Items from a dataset
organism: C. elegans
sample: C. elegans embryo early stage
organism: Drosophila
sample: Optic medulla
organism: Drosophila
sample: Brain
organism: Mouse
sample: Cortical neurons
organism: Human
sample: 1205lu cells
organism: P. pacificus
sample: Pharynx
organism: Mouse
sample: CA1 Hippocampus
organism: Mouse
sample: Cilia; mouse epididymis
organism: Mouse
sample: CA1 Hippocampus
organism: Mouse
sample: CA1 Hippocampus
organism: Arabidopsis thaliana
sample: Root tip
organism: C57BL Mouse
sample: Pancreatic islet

---

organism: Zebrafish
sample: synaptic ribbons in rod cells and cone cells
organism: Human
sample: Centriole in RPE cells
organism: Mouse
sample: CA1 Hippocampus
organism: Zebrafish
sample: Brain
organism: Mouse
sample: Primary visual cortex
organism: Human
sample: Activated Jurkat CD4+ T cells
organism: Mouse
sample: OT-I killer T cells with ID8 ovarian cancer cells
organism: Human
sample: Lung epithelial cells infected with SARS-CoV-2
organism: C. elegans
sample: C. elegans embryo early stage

*TASK TO CARRY OUT*.
Go over the data above and copy every line that has the word "cells" in it.

*WRITTEN SOLUTION*.
sample: 1205lu cells
sample: synaptic ribbons in rod cells and cone cells
sample: Centriole in RPE cells
sample: Activated Jurkat CD4+ T cells
sample: OT-I killer T cells with ID8 ovarian cancer cells
sample: Lung epithelial cells infected with SARS-CoV-2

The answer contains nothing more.